[FSDP] Training with H100 is much slower than A100

System Info

- `Accelerate` version: 0.30.0.dev0
- Platform: Linux-5.15.0-87-generic-x86_64-with-glibc2.35
- `accelerate` bash location: /home/work/.local/anaconda3/envs/multinode-test/bin/accelerate
- Python version: 3.10.14
- Numpy version: 1.26.4
- PyTorch version (GPU?): 2.2.0+cu121 (True)
- PyTorch XPU available: False
- PyTorch NPU available: False
- PyTorch MLU available: False
- System RAM: 1007.36 GB
- GPU type: CUDA GPU
- `Accelerate` default config:
        Not found

Information

[ ] The official example scripts
[X] My own modified scripts

Tasks

[ ] One of the scripts in the examples/ folder of Accelerate or an officially supported no_trainer script in the examples folder of the transformers repo (such as run_no_trainer_glue.py)
[X] My own task or dataset (give details below)

Reproduction

I'm training Llama-2 model with FSDP on 4xH100(80G) and 4xA100(80G) server respectively.

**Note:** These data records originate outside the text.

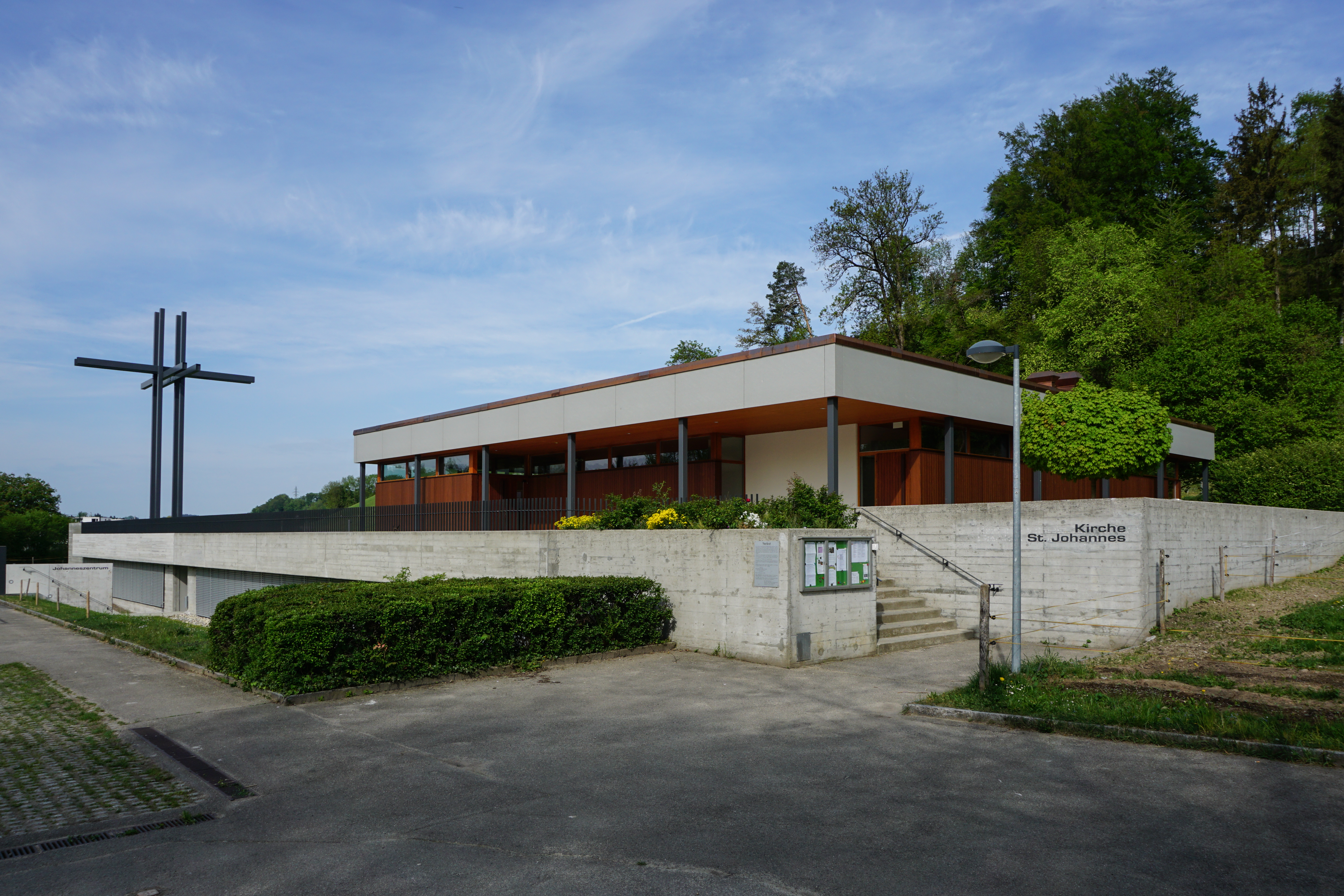 Übersicht der St.Johanneskirche mit Doppelkreuz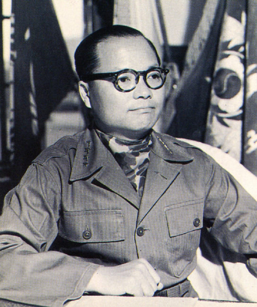 Lee Hyung-geun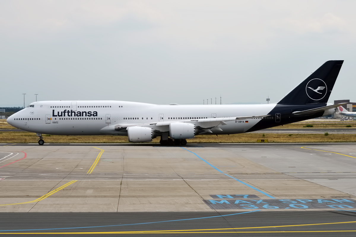 Lufthansa, D-ABYA, Boeing 747-830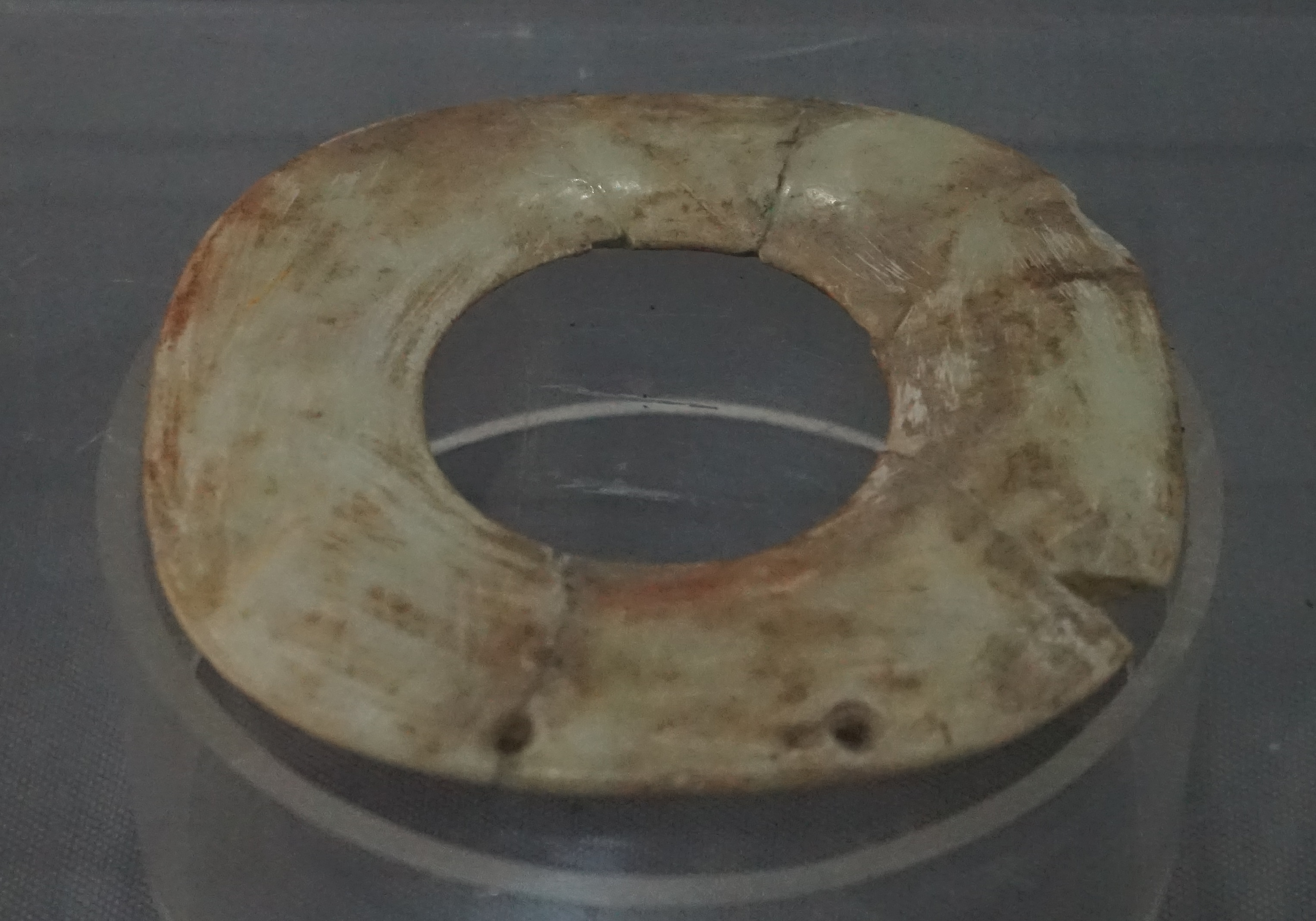 中文（中国大陆）: 大型玉璧。新石器时代。烟筒屯镇新合村征集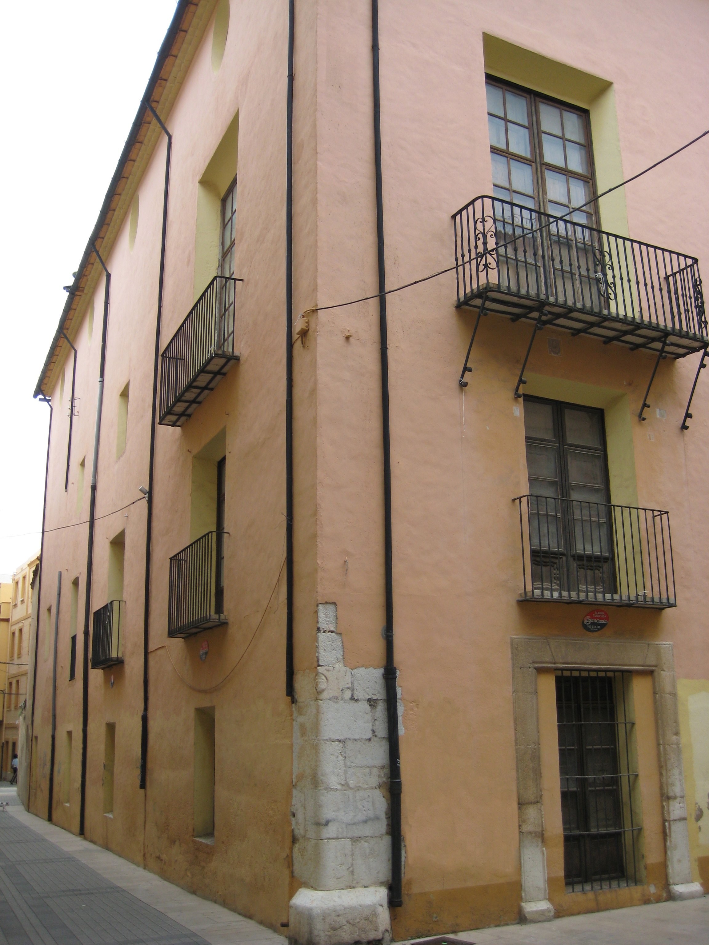 Façana lateral de la Casa del Marqués de Benicarló, en Benicarló (Baix Maestrat)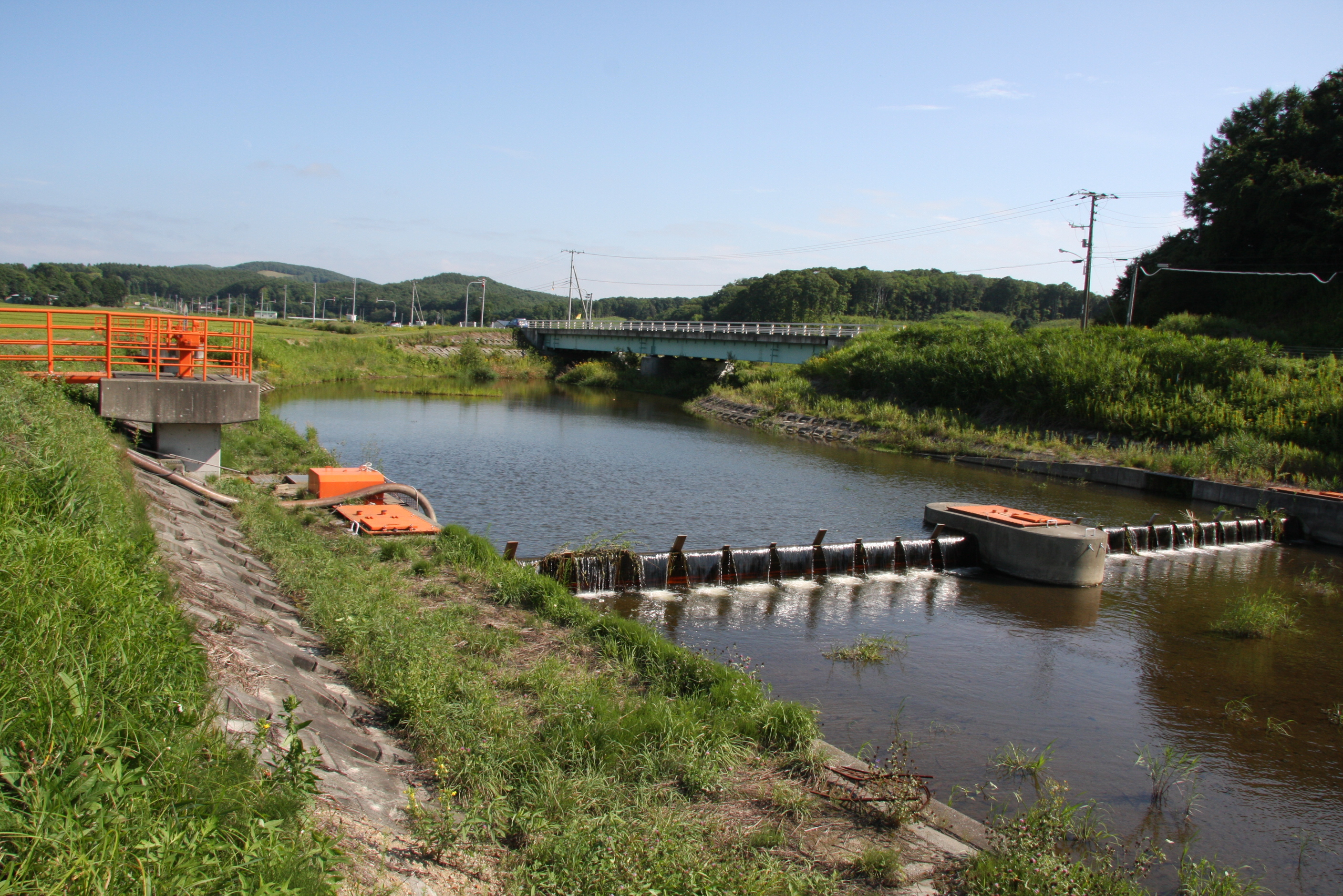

7B model full fine-tuning and 70B PEFT work as expected(H100 is faster than A100), but when it comes to 70B FT, H100 training time is 1.5~2x slower than A100 server.

Here is total training time for A100 and H100 server.

A100	H100
Llama 7B Full FT	11m 40s	21m 10s
Llama 70B PEFT	48m 15s	1h 45m
Llama 70B Full FT	23h 17m	15h 12m

Although there are many differences between two distinct servers, but it is weird that only 70B full fine-tuning has the problem. Do you have any idea for this situation?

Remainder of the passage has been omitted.